RECORD SET:
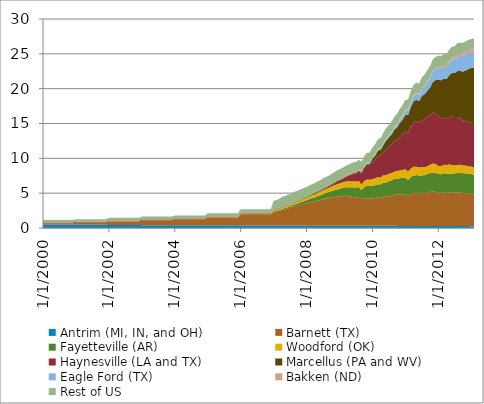
| Category | Antrim (MI, IN, and OH) | Barnett (TX) | Fayetteville (AR) | Woodford (OK) | Haynesville (LA and TX) | Marcellus (PA and WV) | Eagle Ford (TX) | Bakken (ND) | Rest of US |
|---|---|---|---|---|---|---|---|---|---|
| 1/1/00 | 0.481 | 0.184 | 0 | 0.009 | 0.128 | 0.001 | 0 | 0.005 | 0.332 |
| 2/1/00 | 0.481 | 0.184 | 0 | 0.009 | 0.128 | 0.001 | 0 | 0.005 | 0.332 |
| 3/1/00 | 0.481 | 0.184 | 0 | 0.009 | 0.128 | 0.001 | 0 | 0.005 | 0.332 |
| 4/1/00 | 0.481 | 0.184 | 0 | 0.009 | 0.128 | 0.001 | 0 | 0.005 | 0.332 |
| 5/1/00 | 0.481 | 0.184 | 0 | 0.009 | 0.128 | 0.001 | 0 | 0.005 | 0.332 |
| 6/1/00 | 0.481 | 0.184 | 0 | 0.009 | 0.128 | 0.001 | 0 | 0.005 | 0.332 |
| 7/1/00 | 0.481 | 0.184 | 0 | 0.009 | 0.128 | 0.001 | 0 | 0.005 | 0.332 |
| 8/1/00 | 0.481 | 0.184 | 0 | 0.009 | 0.128 | 0.001 | 0 | 0.005 | 0.332 |
| 9/1/00 | 0.481 | 0.184 | 0 | 0.009 | 0.128 | 0.001 | 0 | 0.005 | 0.332 |
| 10/1/00 | 0.481 | 0.184 | 0 | 0.009 | 0.128 | 0.001 | 0 | 0.005 | 0.332 |
| 11/1/00 | 0.481 | 0.184 | 0 | 0.009 | 0.128 | 0.001 | 0 | 0.005 | 0.332 |
| 12/1/00 | 0.481 | 0.184 | 0 | 0.009 | 0.128 | 0.001 | 0 | 0.005 | 0.332 |
| 1/1/01 | 0.461 | 0.314 | 0 | 0.009 | 0.125 | 0.001 | 0 | 0.005 | 0.359 |
| 2/1/01 | 0.461 | 0.314 | 0 | 0.009 | 0.125 | 0.001 | 0 | 0.005 | 0.359 |
| 3/1/01 | 0.461 | 0.314 | 0 | 0.009 | 0.125 | 0.001 | 0 | 0.005 | 0.359 |
| 4/1/01 | 0.461 | 0.314 | 0 | 0.009 | 0.125 | 0.001 | 0 | 0.005 | 0.359 |
| 5/1/01 | 0.461 | 0.314 | 0 | 0.009 | 0.125 | 0.001 | 0 | 0.005 | 0.359 |
| 6/1/01 | 0.461 | 0.314 | 0 | 0.009 | 0.125 | 0.001 | 0 | 0.005 | 0.359 |
| 7/1/01 | 0.461 | 0.314 | 0 | 0.009 | 0.125 | 0.001 | 0 | 0.005 | 0.359 |
| 8/1/01 | 0.461 | 0.314 | 0 | 0.009 | 0.125 | 0.001 | 0 | 0.005 | 0.359 |
| 9/1/01 | 0.461 | 0.314 | 0 | 0.009 | 0.125 | 0.001 | 0 | 0.005 | 0.359 |
| 10/1/01 | 0.461 | 0.314 | 0 | 0.009 | 0.125 | 0.001 | 0 | 0.005 | 0.359 |
| 11/1/01 | 0.461 | 0.314 | 0 | 0.009 | 0.125 | 0.001 | 0 | 0.005 | 0.359 |
| 12/1/01 | 0.461 | 0.314 | 0 | 0.009 | 0.125 | 0.001 | 0 | 0.005 | 0.359 |
| 1/1/02 | 0.438 | 0.508 | 0 | 0.009 | 0.121 | 0 | 0 | 0.004 | 0.39 |
| 2/1/02 | 0.438 | 0.508 | 0 | 0.009 | 0.121 | 0 | 0 | 0.004 | 0.39 |
| 3/1/02 | 0.438 | 0.508 | 0 | 0.009 | 0.121 | 0 | 0 | 0.004 | 0.39 |
| 4/1/02 | 0.438 | 0.508 | 0 | 0.009 | 0.121 | 0 | 0 | 0.004 | 0.39 |
| 5/1/02 | 0.438 | 0.508 | 0 | 0.009 | 0.121 | 0 | 0 | 0.004 | 0.39 |
| 6/1/02 | 0.438 | 0.508 | 0 | 0.009 | 0.121 | 0 | 0 | 0.004 | 0.39 |
| 7/1/02 | 0.438 | 0.508 | 0 | 0.009 | 0.121 | 0 | 0 | 0.004 | 0.39 |
| 8/1/02 | 0.438 | 0.508 | 0 | 0.009 | 0.121 | 0 | 0 | 0.004 | 0.39 |
| 9/1/02 | 0.438 | 0.508 | 0 | 0.009 | 0.121 | 0 | 0 | 0.004 | 0.39 |
| 10/1/02 | 0.438 | 0.508 | 0 | 0.009 | 0.121 | 0 | 0 | 0.004 | 0.39 |
| 11/1/02 | 0.438 | 0.508 | 0 | 0.009 | 0.121 | 0 | 0 | 0.004 | 0.39 |
| 12/1/02 | 0.438 | 0.508 | 0 | 0.009 | 0.121 | 0 | 0 | 0.004 | 0.39 |
| 1/1/03 | 0.405 | 0.706 | 0 | 0.01 | 0.106 | 0 | 0 | 0.004 | 0.414 |
| 2/1/03 | 0.405 | 0.706 | 0 | 0.01 | 0.106 | 0 | 0 | 0.004 | 0.414 |
| 3/1/03 | 0.405 | 0.706 | 0 | 0.01 | 0.106 | 0 | 0 | 0.004 | 0.414 |
| 4/1/03 | 0.405 | 0.706 | 0 | 0.01 | 0.106 | 0 | 0 | 0.004 | 0.414 |
| 5/1/03 | 0.405 | 0.706 | 0 | 0.01 | 0.106 | 0 | 0 | 0.004 | 0.414 |
| 6/1/03 | 0.405 | 0.706 | 0 | 0.01 | 0.106 | 0 | 0 | 0.004 | 0.414 |
| 7/1/03 | 0.405 | 0.706 | 0 | 0.01 | 0.106 | 0 | 0 | 0.004 | 0.414 |
| 8/1/03 | 0.405 | 0.706 | 0 | 0.01 | 0.106 | 0 | 0 | 0.004 | 0.414 |
| 9/1/03 | 0.405 | 0.706 | 0 | 0.01 | 0.106 | 0 | 0 | 0.004 | 0.414 |
| 10/1/03 | 0.405 | 0.706 | 0 | 0.01 | 0.106 | 0 | 0 | 0.004 | 0.414 |
| 11/1/03 | 0.405 | 0.706 | 0 | 0.01 | 0.106 | 0 | 0 | 0.004 | 0.414 |
| 12/1/03 | 0.405 | 0.706 | 0 | 0.01 | 0.106 | 0 | 0 | 0.004 | 0.414 |
| 1/1/04 | 0.391 | 0.857 | 0 | 0.015 | 0.097 | 0 | 0 | 0.004 | 0.437 |
| 2/1/04 | 0.391 | 0.857 | 0 | 0.015 | 0.097 | 0 | 0 | 0.004 | 0.437 |
| 3/1/04 | 0.391 | 0.857 | 0 | 0.015 | 0.097 | 0 | 0 | 0.004 | 0.437 |
| 4/1/04 | 0.391 | 0.857 | 0 | 0.015 | 0.097 | 0 | 0 | 0.004 | 0.437 |
| 5/1/04 | 0.391 | 0.857 | 0 | 0.015 | 0.097 | 0 | 0 | 0.004 | 0.437 |
| 6/1/04 | 0.391 | 0.857 | 0 | 0.015 | 0.097 | 0 | 0 | 0.004 | 0.437 |
| 7/1/04 | 0.391 | 0.857 | 0 | 0.015 | 0.097 | 0 | 0 | 0.004 | 0.437 |
| 8/1/04 | 0.391 | 0.857 | 0 | 0.015 | 0.097 | 0 | 0 | 0.004 | 0.437 |
| 9/1/04 | 0.391 | 0.857 | 0 | 0.015 | 0.097 | 0 | 0 | 0.004 | 0.437 |
| 10/1/04 | 0.391 | 0.857 | 0 | 0.015 | 0.097 | 0 | 0 | 0.004 | 0.437 |
| 11/1/04 | 0.391 | 0.857 | 0 | 0.015 | 0.097 | 0 | 0 | 0.004 | 0.437 |
| 12/1/04 | 0.391 | 0.857 | 0 | 0.015 | 0.097 | 0 | 0 | 0.004 | 0.437 |
| 1/1/05 | 0.381 | 1.134 | 0.006 | 0.025 | 0.091 | 0.002 | 0 | 0.005 | 0.459 |
| 2/1/05 | 0.381 | 1.134 | 0.006 | 0.025 | 0.091 | 0.002 | 0 | 0.005 | 0.459 |
| 3/1/05 | 0.381 | 1.134 | 0.006 | 0.025 | 0.091 | 0.002 | 0 | 0.005 | 0.459 |
| 4/1/05 | 0.381 | 1.134 | 0.006 | 0.025 | 0.091 | 0.002 | 0 | 0.005 | 0.459 |
| 5/1/05 | 0.381 | 1.134 | 0.006 | 0.025 | 0.091 | 0.002 | 0 | 0.005 | 0.459 |
| 6/1/05 | 0.381 | 1.134 | 0.006 | 0.025 | 0.091 | 0.002 | 0 | 0.005 | 0.459 |
| 7/1/05 | 0.381 | 1.134 | 0.006 | 0.025 | 0.091 | 0.002 | 0 | 0.005 | 0.459 |
| 8/1/05 | 0.381 | 1.134 | 0.006 | 0.025 | 0.091 | 0.002 | 0 | 0.005 | 0.459 |
| 9/1/05 | 0.381 | 1.134 | 0.006 | 0.025 | 0.091 | 0.002 | 0 | 0.005 | 0.459 |
| 10/1/05 | 0.381 | 1.134 | 0.006 | 0.025 | 0.091 | 0.002 | 0 | 0.005 | 0.459 |
| 11/1/05 | 0.381 | 1.134 | 0.006 | 0.025 | 0.091 | 0.002 | 0 | 0.005 | 0.459 |
| 12/1/05 | 0.381 | 1.134 | 0.006 | 0.025 | 0.091 | 0.002 | 0 | 0.005 | 0.459 |
| 1/1/06 | 0.373 | 1.61 | 0.04 | 0.071 | 0.082 | 0.012 | 0 | 0.007 | 0.506 |
| 2/1/06 | 0.373 | 1.61 | 0.04 | 0.071 | 0.082 | 0.012 | 0 | 0.007 | 0.506 |
| 3/1/06 | 0.373 | 1.61 | 0.04 | 0.071 | 0.082 | 0.012 | 0 | 0.007 | 0.506 |
| 4/1/06 | 0.373 | 1.61 | 0.04 | 0.071 | 0.082 | 0.012 | 0 | 0.007 | 0.506 |
| 5/1/06 | 0.373 | 1.61 | 0.04 | 0.071 | 0.082 | 0.012 | 0 | 0.007 | 0.506 |
| 6/1/06 | 0.373 | 1.61 | 0.04 | 0.071 | 0.082 | 0.012 | 0 | 0.007 | 0.506 |
| 7/1/06 | 0.373 | 1.61 | 0.04 | 0.071 | 0.082 | 0.012 | 0 | 0.007 | 0.506 |
| 8/1/06 | 0.373 | 1.61 | 0.04 | 0.071 | 0.082 | 0.012 | 0 | 0.007 | 0.506 |
| 9/1/06 | 0.373 | 1.61 | 0.04 | 0.071 | 0.082 | 0.012 | 0 | 0.007 | 0.506 |
| 10/1/06 | 0.373 | 1.61 | 0.04 | 0.071 | 0.082 | 0.012 | 0 | 0.007 | 0.506 |
| 11/1/06 | 0.373 | 1.61 | 0.04 | 0.071 | 0.082 | 0.012 | 0 | 0.007 | 0.506 |
| 12/1/06 | 0.373 | 1.61 | 0.04 | 0.071 | 0.082 | 0.012 | 0 | 0.007 | 0.506 |
| 1/1/07 | 0.362 | 1.921 | 0.099 | 0.131 | 0.081 | 0.02 | 0 | 0.009 | 1.272 |
| 2/1/07 | 0.362 | 1.999 | 0.115 | 0.146 | 0.081 | 0.022 | 0 | 0.009 | 1.272 |
| 3/1/07 | 0.362 | 2.123 | 0.138 | 0.166 | 0.079 | 0.023 | 0 | 0.009 | 1.272 |
| 4/1/07 | 0.363 | 2.208 | 0.157 | 0.176 | 0.077 | 0.024 | 0 | 0.013 | 1.434 |
| 5/1/07 | 0.363 | 2.33 | 0.171 | 0.173 | 0.078 | 0.024 | 0 | 0.013 | 1.434 |
| 6/1/07 | 0.363 | 2.41 | 0.193 | 0.189 | 0.078 | 0.026 | 0 | 0.013 | 1.434 |
| 7/1/07 | 0.36 | 2.523 | 0.227 | 0.21 | 0.077 | 0.026 | 0 | 0.016 | 1.453 |
| 8/1/07 | 0.36 | 2.692 | 0.26 | 0.231 | 0.078 | 0.025 | 0 | 0.016 | 1.453 |
| 9/1/07 | 0.36 | 2.769 | 0.288 | 0.257 | 0.08 | 0.029 | 0 | 0.016 | 1.453 |
| 10/1/07 | 0.358 | 2.869 | 0.329 | 0.283 | 0.081 | 0.031 | 0 | 0.019 | 1.426 |
| 11/1/07 | 0.358 | 2.989 | 0.376 | 0.296 | 0.081 | 0.034 | 0 | 0.019 | 1.426 |
| 12/1/07 | 0.358 | 3.086 | 0.405 | 0.322 | 0.081 | 0.036 | 0 | 0.019 | 1.426 |
| 1/1/08 | 0.338 | 3.224 | 0.436 | 0.339 | 0.085 | 0.036 | 0 | 0.015 | 1.411 |
| 2/1/08 | 0.338 | 3.325 | 0.493 | 0.363 | 0.083 | 0.057 | 0 | 0.015 | 1.411 |
| 3/1/08 | 0.338 | 3.398 | 0.564 | 0.393 | 0.084 | 0.077 | 0 | 0.015 | 1.411 |
| 4/1/08 | 0.337 | 3.467 | 0.598 | 0.427 | 0.096 | 0.09 | 0.001 | 0.022 | 1.415 |
| 5/1/08 | 0.337 | 3.602 | 0.633 | 0.474 | 0.102 | 0.109 | 0.001 | 0.022 | 1.415 |
| 6/1/08 | 0.337 | 3.674 | 0.683 | 0.511 | 0.103 | 0.117 | 0.002 | 0.022 | 1.415 |
| 7/1/08 | 0.339 | 3.765 | 0.737 | 0.55 | 0.115 | 0.136 | 0 | 0.029 | 1.423 |
| 8/1/08 | 0.339 | 3.908 | 0.791 | 0.561 | 0.128 | 0.14 | 0 | 0.029 | 1.423 |
| 9/1/08 | 0.339 | 3.917 | 0.874 | 0.616 | 0.151 | 0.139 | 0.002 | 0.029 | 1.423 |
| 10/1/08 | 0.333 | 4.068 | 0.902 | 0.644 | 0.184 | 0.148 | 0.004 | 0.037 | 1.439 |
| 11/1/08 | 0.333 | 4.12 | 0.952 | 0.692 | 0.248 | 0.149 | 0.004 | 0.037 | 1.439 |
| 12/1/08 | 0.333 | 4.152 | 1.034 | 0.751 | 0.347 | 0.155 | 0.004 | 0.037 | 1.439 |
| 1/1/09 | 0.326 | 4.178 | 1.109 | 0.773 | 0.402 | 0.134 | 0.005 | 0.039 | 1.457 |
| 2/1/09 | 0.326 | 4.274 | 1.131 | 0.805 | 0.488 | 0.096 | 0.008 | 0.039 | 1.457 |
| 3/1/09 | 0.326 | 4.3 | 1.196 | 0.832 | 0.586 | 0.111 | 0.011 | 0.039 | 1.457 |
| 4/1/09 | 0.327 | 4.259 | 1.282 | 0.839 | 0.739 | 0.115 | 0.014 | 0.048 | 1.449 |
| 5/1/09 | 0.327 | 4.181 | 1.343 | 0.838 | 0.885 | 0.121 | 0.018 | 0.048 | 1.449 |
| 6/1/09 | 0.327 | 4.122 | 1.417 | 0.853 | 1.05 | 0.12 | 0.023 | 0.048 | 1.449 |
| 7/1/09 | 0.331 | 4.066 | 1.384 | 0.875 | 1.19 | 0.122 | 0.031 | 0.058 | 1.416 |
| 8/1/09 | 0.331 | 3.996 | 1.59 | 0.844 | 1.398 | 0.131 | 0.041 | 0.058 | 1.416 |
| 9/1/09 | 0.331 | 3.942 | 1.14 | 0.835 | 1.587 | 0.14 | 0.052 | 0.058 | 1.416 |
| 10/1/09 | 0.323 | 3.971 | 1.585 | 0.88 | 1.866 | 0.145 | 0.075 | 0.062 | 1.387 |
| 11/1/09 | 0.323 | 3.954 | 1.773 | 0.903 | 2.129 | 0.144 | 0.108 | 0.062 | 1.387 |
| 12/1/09 | 0.323 | 3.935 | 1.815 | 0.851 | 2.181 | 0.131 | 0.108 | 0.062 | 1.387 |
| 1/1/10 | 0.312 | 3.963 | 1.811 | 0.921 | 2.444 | 0.474 | 0.119 | 0.08 | 1.415 |
| 2/1/10 | 0.312 | 3.988 | 1.841 | 0.994 | 2.654 | 0.628 | 0.127 | 0.08 | 1.415 |
| 3/1/10 | 0.312 | 4.085 | 1.898 | 1.029 | 3.014 | 0.786 | 0.139 | 0.08 | 1.415 |
| 4/1/10 | 0.308 | 3.949 | 2 | 1.008 | 3.111 | 0.858 | 0.157 | 0.101 | 1.438 |
| 5/1/10 | 0.308 | 4.189 | 2.028 | 1.065 | 3.316 | 1.025 | 0.192 | 0.101 | 1.438 |
| 6/1/10 | 0.308 | 4.157 | 2.071 | 1.05 | 3.661 | 1.309 | 0.237 | 0.101 | 1.438 |
| 7/1/10 | 0.308 | 4.268 | 2.142 | 1.059 | 3.94 | 1.279 | 0.245 | 0.122 | 1.424 |
| 8/1/10 | 0.308 | 4.314 | 2.228 | 1.013 | 4.172 | 1.433 | 0.278 | 0.122 | 1.424 |
| 9/1/10 | 0.308 | 4.467 | 2.259 | 1.058 | 4.374 | 1.647 | 0.323 | 0.122 | 1.424 |
| 10/1/10 | 0.305 | 4.479 | 2.284 | 1.12 | 4.436 | 1.822 | 0.36 | 0.138 | 1.447 |
| 11/1/10 | 0.305 | 4.534 | 2.317 | 1.11 | 4.808 | 2.04 | 0.413 | 0.138 | 1.447 |
| 12/1/10 | 0.305 | 4.55 | 2.378 | 1.102 | 5.145 | 2.074 | 0.536 | 0.138 | 1.447 |
| 1/1/11 | 0.299 | 4.517 | 2.373 | 1.244 | 5.415 | 2.379 | 0.598 | 0.123 | 1.435 |
| 2/1/11 | 0.299 | 4.257 | 2.345 | 1.2 | 5.61 | 2.537 | 0.645 | 0.123 | 1.435 |
| 3/1/11 | 0.299 | 4.645 | 2.412 | 1.17 | 6.089 | 2.78 | 0.722 | 0.123 | 1.435 |
| 4/1/11 | 0.292 | 4.714 | 2.529 | 1.266 | 6.344 | 3.017 | 0.776 | 0.137 | 1.48 |
| 5/1/11 | 0.292 | 4.774 | 2.532 | 1.198 | 6.56 | 3.063 | 0.842 | 0.137 | 1.48 |
| 6/1/11 | 0.292 | 4.711 | 2.536 | 1.139 | 6.477 | 3.062 | 0.883 | 0.137 | 1.48 |
| 7/1/11 | 0.295 | 4.69 | 2.565 | 1.204 | 6.652 | 3.555 | 0.964 | 0.181 | 1.53 |
| 8/1/11 | 0.295 | 4.73 | 2.565 | 1.133 | 6.91 | 3.579 | 1.087 | 0.181 | 1.53 |
| 9/1/11 | 0.295 | 4.84 | 2.661 | 1.065 | 7.054 | 3.772 | 1.245 | 0.181 | 1.53 |
| 10/1/11 | 0.291 | 4.879 | 2.696 | 1.213 | 7.118 | 3.961 | 1.326 | 0.22 | 1.55 |
| 11/1/11 | 0.291 | 4.972 | 2.682 | 1.316 | 7.313 | 4.417 | 1.457 | 0.22 | 1.55 |
| 12/1/11 | 0.291 | 4.894 | 2.702 | 1.302 | 7.231 | 4.805 | 1.566 | 0.22 | 1.55 |
| 1/1/12 | 0.284 | 4.789 | 2.71 | 1.127 | 7.186 | 5.178 | 1.628 | 0.256 | 1.581 |
| 2/1/12 | 0.284 | 4.746 | 2.685 | 1.18 | 6.818 | 5.494 | 1.634 | 0.256 | 1.581 |
| 3/1/12 | 0.284 | 4.878 | 2.722 | 1.196 | 6.762 | 5.63 | 1.691 | 0.256 | 1.581 |
| 4/1/12 | 0.279 | 4.764 | 2.756 | 1.229 | 6.703 | 5.655 | 1.7 | 0.294 | 1.595 |
| 5/1/12 | 0.279 | 4.829 | 2.734 | 1.313 | 6.781 | 6.007 | 1.821 | 0.294 | 1.595 |
| 6/1/12 | 0.279 | 4.773 | 2.737 | 1.238 | 6.95 | 6.278 | 1.887 | 0.294 | 1.595 |
| 7/1/12 | 0.275 | 4.851 | 2.733 | 1.171 | 6.887 | 6.333 | 1.961 | 0.356 | 1.542 |
| 8/1/12 | 0.275 | 4.824 | 2.818 | 1.133 | 6.888 | 6.601 | 2.105 | 0.356 | 1.542 |
| 9/1/12 | 0.275 | 4.814 | 2.846 | 1.139 | 6.701 | 6.76 | 2.173 | 0.356 | 1.542 |
| 10/1/12 | 0.271 | 4.749 | 2.855 | 1.108 | 6.446 | 7.029 | 2.249 | 0.422 | 1.463 |
| 11/1/12 | 0.271 | 4.716 | 2.863 | 1.091 | 6.406 | 7.28 | 2.297 | 0.422 | 1.463 |
| 12/1/12 | 0.271 | 4.687 | 2.846 | 1.075 | 6.334 | 7.612 | 2.281 | 0.422 | 1.463 |
| 1/1/13 | 0.266 | 4.663 | 2.819 | 1.065 | 6.295 | 7.867 | 2.311 | 0.497 | 1.369 |
| 2/1/13 | 0.266 | 4.631 | 2.729 | 1.053 | 6.284 | 8.041 | 2.33 | 0.497 | 1.369 |

AIM OF THE TASK:
Starting with the first line of the material, print each line exactly until you have printed the line with "3/1/00 | 0.481", and skip the pictures.

SOLVED PROBLEM:
| Category | Antrim (MI, IN, and OH) | Barnett (TX) | Fayetteville (AR) | Woodford (OK) | Haynesville (LA and TX) | Marcellus (PA and WV) | Eagle Ford (TX) | Bakken (ND) | Rest of US |
|---|---|---|---|---|---|---|---|---|---|
| 1/1/00 | 0.481 | 0.184 | 0 | 0.009 | 0.128 | 0.001 | 0 | 0.005 | 0.332 |
| 2/1/00 | 0.481 | 0.184 | 0 | 0.009 | 0.128 | 0.001 | 0 | 0.005 | 0.332 |
| 3/1/00 | 0.481 | 0.184 | 0 | 0.009 | 0.128 | 0.001 | 0 | 0.005 | 0.332 |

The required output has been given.